• PROBLEM DESCRIPTION
In the data that follows, find the line with "1073.764 | 1125.833 |"; transcribe it, every later line up to the one with "1065.348 | 1133.099 |", and that line as well, exactly and with no others.

Records from a dataset

┌──

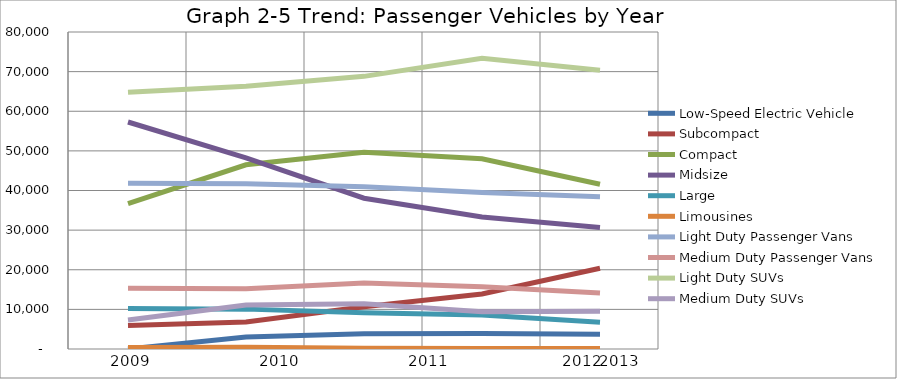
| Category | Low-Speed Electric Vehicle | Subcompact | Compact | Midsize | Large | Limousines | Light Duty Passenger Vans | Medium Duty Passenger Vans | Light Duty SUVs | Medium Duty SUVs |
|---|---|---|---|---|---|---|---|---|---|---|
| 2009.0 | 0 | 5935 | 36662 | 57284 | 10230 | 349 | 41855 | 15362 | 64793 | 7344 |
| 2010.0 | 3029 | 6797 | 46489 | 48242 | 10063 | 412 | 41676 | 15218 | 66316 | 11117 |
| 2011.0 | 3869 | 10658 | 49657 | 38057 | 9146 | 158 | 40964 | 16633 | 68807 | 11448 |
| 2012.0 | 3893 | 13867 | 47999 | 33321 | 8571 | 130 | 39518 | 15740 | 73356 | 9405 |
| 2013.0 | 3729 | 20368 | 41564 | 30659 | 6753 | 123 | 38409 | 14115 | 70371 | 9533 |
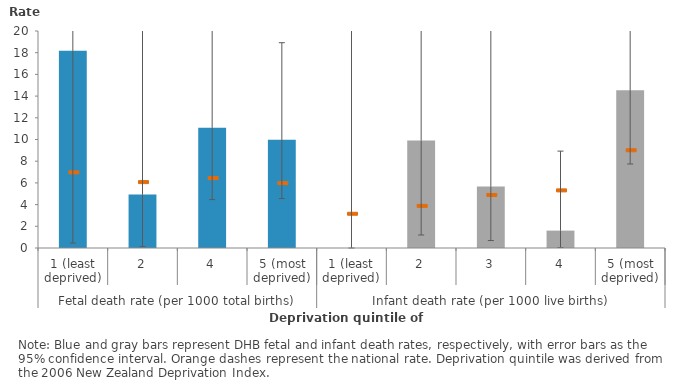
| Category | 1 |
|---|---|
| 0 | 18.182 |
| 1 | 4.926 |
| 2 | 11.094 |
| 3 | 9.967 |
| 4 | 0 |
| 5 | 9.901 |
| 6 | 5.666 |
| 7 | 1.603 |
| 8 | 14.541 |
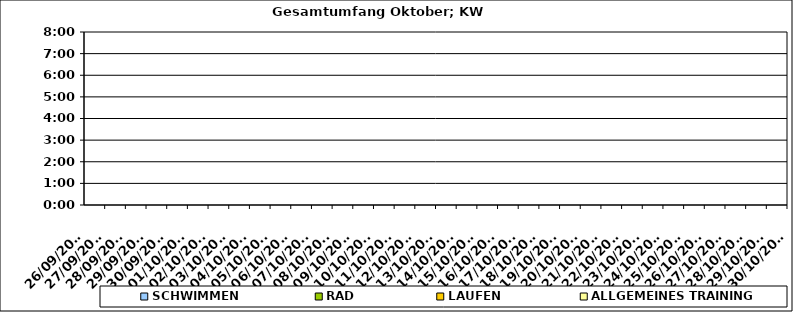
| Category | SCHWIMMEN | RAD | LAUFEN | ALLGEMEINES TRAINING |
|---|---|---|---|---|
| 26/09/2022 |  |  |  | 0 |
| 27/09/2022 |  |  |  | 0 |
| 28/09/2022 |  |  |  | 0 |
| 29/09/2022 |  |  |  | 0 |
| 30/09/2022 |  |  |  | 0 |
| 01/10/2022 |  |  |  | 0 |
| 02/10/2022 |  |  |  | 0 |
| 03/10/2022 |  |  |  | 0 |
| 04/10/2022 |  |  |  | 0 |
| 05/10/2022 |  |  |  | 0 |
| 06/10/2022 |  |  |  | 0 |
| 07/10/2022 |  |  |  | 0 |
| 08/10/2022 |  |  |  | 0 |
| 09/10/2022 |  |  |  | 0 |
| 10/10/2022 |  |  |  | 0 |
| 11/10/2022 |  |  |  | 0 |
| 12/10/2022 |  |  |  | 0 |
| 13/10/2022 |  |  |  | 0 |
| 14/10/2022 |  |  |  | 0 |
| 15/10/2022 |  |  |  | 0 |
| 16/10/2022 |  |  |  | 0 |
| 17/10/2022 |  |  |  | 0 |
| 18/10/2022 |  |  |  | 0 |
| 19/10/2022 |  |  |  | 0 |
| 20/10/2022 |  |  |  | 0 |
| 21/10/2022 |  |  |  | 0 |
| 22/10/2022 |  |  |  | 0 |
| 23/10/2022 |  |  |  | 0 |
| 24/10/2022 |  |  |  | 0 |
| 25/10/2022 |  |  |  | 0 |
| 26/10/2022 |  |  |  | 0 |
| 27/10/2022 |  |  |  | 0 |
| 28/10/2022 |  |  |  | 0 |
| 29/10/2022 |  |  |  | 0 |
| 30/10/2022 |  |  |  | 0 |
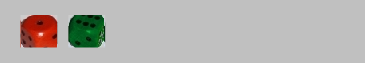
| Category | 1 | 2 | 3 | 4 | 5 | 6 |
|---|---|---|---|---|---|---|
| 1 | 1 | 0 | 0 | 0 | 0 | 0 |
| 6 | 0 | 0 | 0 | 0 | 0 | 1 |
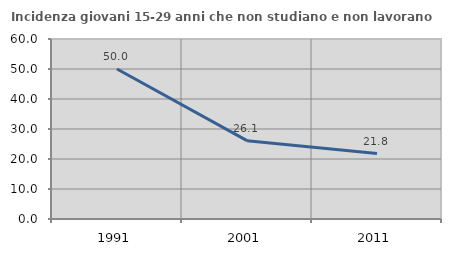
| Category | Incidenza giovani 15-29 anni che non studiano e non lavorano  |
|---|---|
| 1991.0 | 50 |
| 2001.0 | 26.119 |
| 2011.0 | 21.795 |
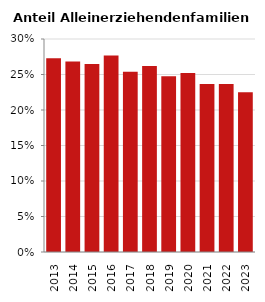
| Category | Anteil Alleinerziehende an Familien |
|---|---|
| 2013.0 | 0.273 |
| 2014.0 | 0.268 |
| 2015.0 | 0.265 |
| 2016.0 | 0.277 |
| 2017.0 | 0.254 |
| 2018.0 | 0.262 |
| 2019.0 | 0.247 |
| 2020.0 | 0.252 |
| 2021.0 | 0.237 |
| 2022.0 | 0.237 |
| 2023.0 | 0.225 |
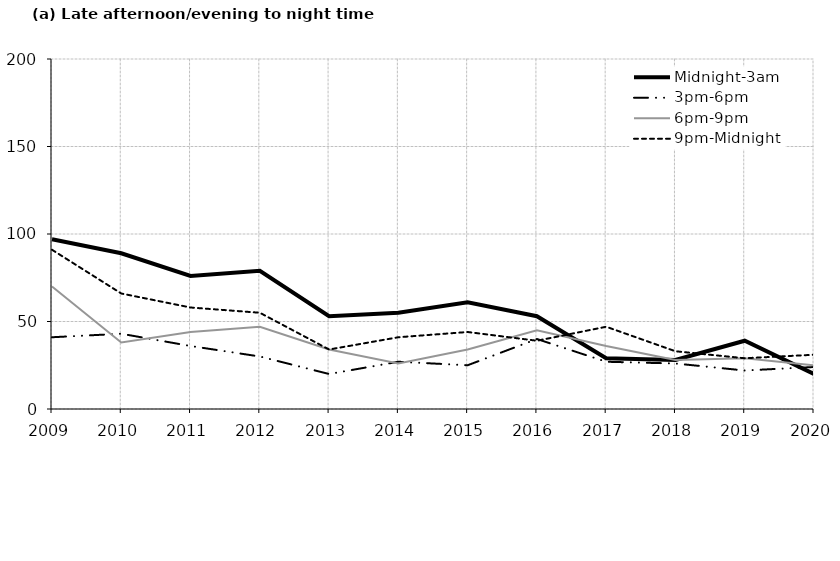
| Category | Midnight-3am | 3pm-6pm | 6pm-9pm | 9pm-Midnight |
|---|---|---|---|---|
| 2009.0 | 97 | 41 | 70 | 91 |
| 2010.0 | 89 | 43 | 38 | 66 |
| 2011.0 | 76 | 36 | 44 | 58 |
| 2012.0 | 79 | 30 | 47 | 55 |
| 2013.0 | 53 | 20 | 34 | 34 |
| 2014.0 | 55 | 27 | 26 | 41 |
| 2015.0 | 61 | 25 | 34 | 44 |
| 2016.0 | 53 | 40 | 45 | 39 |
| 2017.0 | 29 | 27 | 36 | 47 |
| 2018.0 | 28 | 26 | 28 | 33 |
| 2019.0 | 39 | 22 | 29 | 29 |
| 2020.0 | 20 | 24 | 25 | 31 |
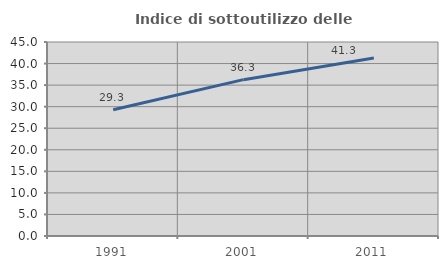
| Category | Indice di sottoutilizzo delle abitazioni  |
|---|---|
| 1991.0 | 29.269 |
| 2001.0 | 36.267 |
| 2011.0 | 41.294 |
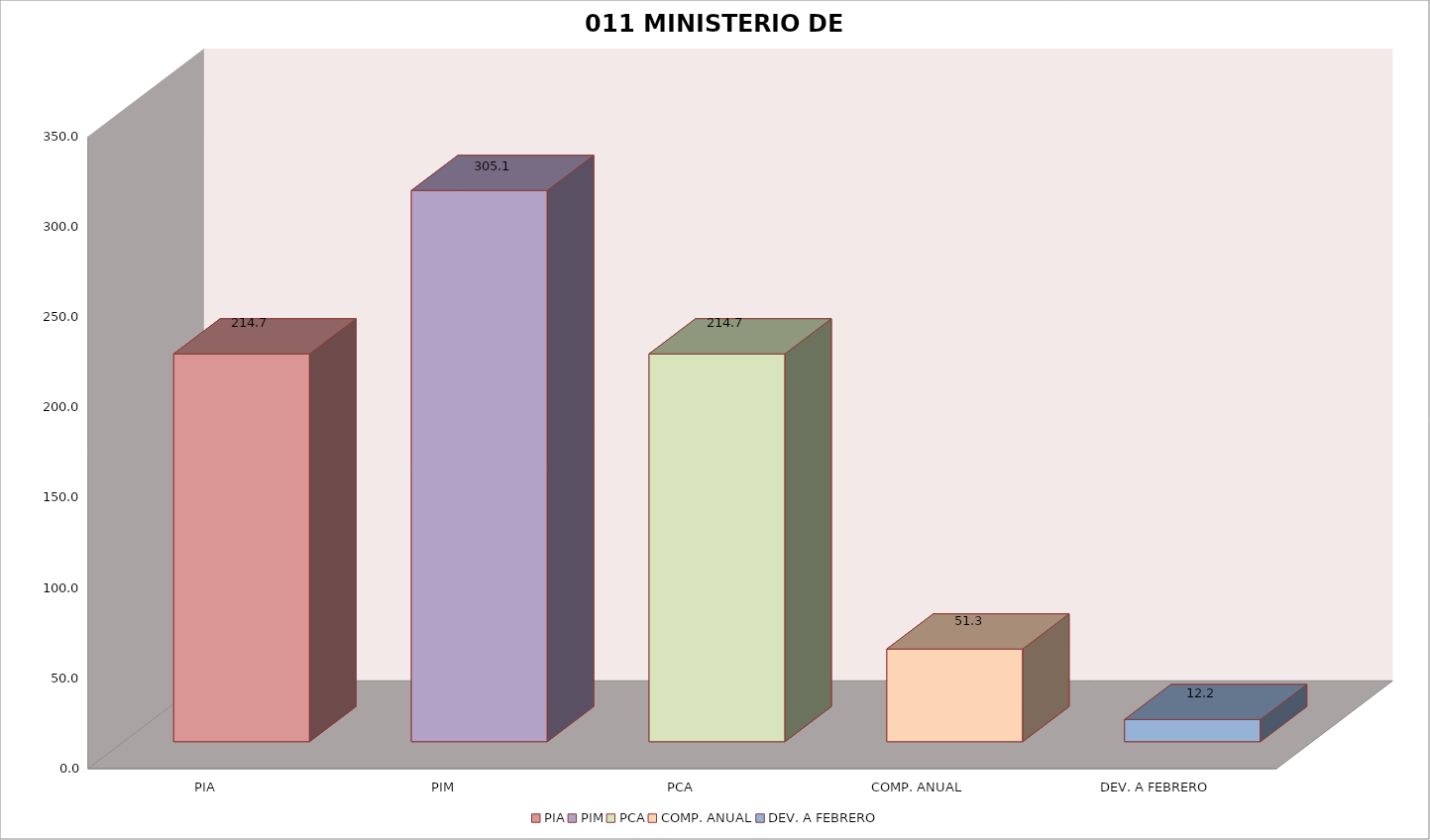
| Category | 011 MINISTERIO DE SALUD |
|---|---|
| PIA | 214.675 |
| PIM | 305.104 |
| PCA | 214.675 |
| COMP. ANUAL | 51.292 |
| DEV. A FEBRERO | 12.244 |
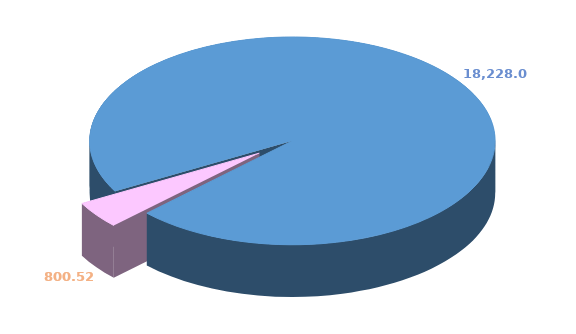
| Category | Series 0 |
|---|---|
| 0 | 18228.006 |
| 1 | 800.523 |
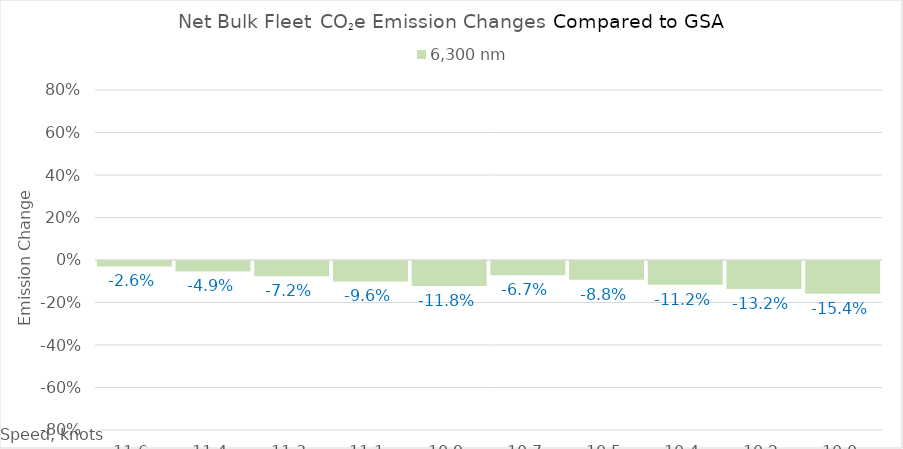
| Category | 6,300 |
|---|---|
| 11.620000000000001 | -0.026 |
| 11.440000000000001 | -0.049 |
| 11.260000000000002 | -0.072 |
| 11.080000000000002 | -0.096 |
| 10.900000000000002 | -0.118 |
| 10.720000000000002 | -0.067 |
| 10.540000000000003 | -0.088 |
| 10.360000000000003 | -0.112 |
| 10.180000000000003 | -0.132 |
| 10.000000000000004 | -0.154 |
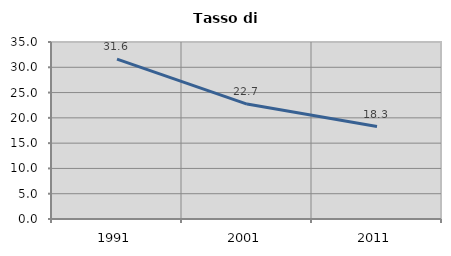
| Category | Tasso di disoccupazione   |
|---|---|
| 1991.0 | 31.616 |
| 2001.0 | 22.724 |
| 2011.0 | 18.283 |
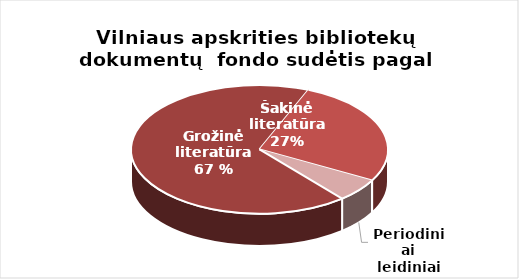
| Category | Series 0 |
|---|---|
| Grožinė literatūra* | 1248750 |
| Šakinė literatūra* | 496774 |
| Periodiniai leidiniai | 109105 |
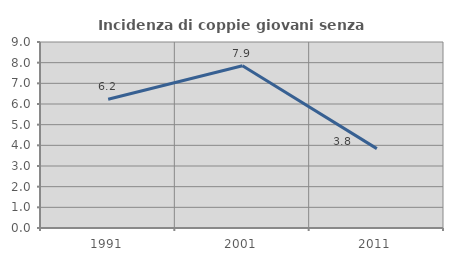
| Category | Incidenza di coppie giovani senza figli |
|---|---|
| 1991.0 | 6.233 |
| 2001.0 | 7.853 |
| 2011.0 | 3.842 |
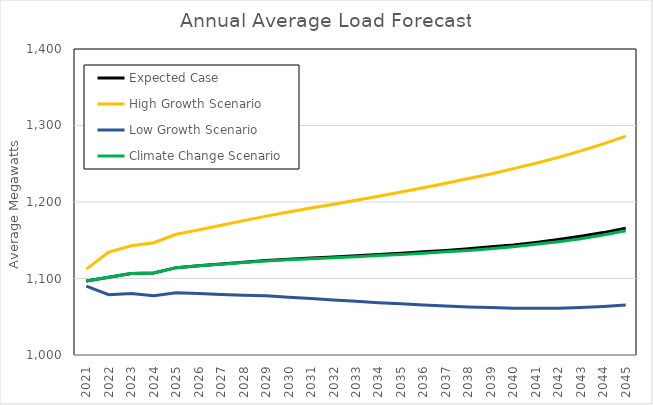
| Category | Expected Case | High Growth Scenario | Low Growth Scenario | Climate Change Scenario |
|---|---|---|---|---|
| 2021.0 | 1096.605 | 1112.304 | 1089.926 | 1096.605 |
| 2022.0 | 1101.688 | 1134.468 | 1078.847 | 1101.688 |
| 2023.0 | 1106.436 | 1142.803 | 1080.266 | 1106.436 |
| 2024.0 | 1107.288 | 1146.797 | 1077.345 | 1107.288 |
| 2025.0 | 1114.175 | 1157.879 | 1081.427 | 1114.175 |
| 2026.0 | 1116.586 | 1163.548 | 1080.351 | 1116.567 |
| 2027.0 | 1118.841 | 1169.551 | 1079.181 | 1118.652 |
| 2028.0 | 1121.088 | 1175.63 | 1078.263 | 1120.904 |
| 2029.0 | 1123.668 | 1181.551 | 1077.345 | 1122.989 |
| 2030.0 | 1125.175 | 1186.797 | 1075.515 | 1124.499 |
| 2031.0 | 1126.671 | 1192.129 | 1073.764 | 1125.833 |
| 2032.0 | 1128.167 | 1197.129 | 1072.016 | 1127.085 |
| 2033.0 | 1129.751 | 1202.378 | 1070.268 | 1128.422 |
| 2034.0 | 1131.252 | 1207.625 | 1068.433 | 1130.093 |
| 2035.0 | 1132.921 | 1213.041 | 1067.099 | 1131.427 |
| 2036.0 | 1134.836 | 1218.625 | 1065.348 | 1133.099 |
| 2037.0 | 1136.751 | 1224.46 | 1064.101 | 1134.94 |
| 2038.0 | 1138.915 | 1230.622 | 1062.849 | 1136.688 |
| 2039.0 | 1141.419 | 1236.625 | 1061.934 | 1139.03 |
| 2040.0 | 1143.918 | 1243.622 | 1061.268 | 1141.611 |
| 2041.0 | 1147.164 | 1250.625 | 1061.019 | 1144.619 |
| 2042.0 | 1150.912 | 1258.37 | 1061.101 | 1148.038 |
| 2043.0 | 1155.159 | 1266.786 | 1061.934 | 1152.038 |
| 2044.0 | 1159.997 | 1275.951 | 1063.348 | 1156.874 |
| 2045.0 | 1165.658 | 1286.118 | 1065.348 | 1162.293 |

└──

• EXERCISE ANSWER
| 2031.0 | 1126.671 | 1192.129 | 1073.764 | 1125.833 |
| 2032.0 | 1128.167 | 1197.129 | 1072.016 | 1127.085 |
| 2033.0 | 1129.751 | 1202.378 | 1070.268 | 1128.422 |
| 2034.0 | 1131.252 | 1207.625 | 1068.433 | 1130.093 |
| 2035.0 | 1132.921 | 1213.041 | 1067.099 | 1131.427 |
| 2036.0 | 1134.836 | 1218.625 | 1065.348 | 1133.099 |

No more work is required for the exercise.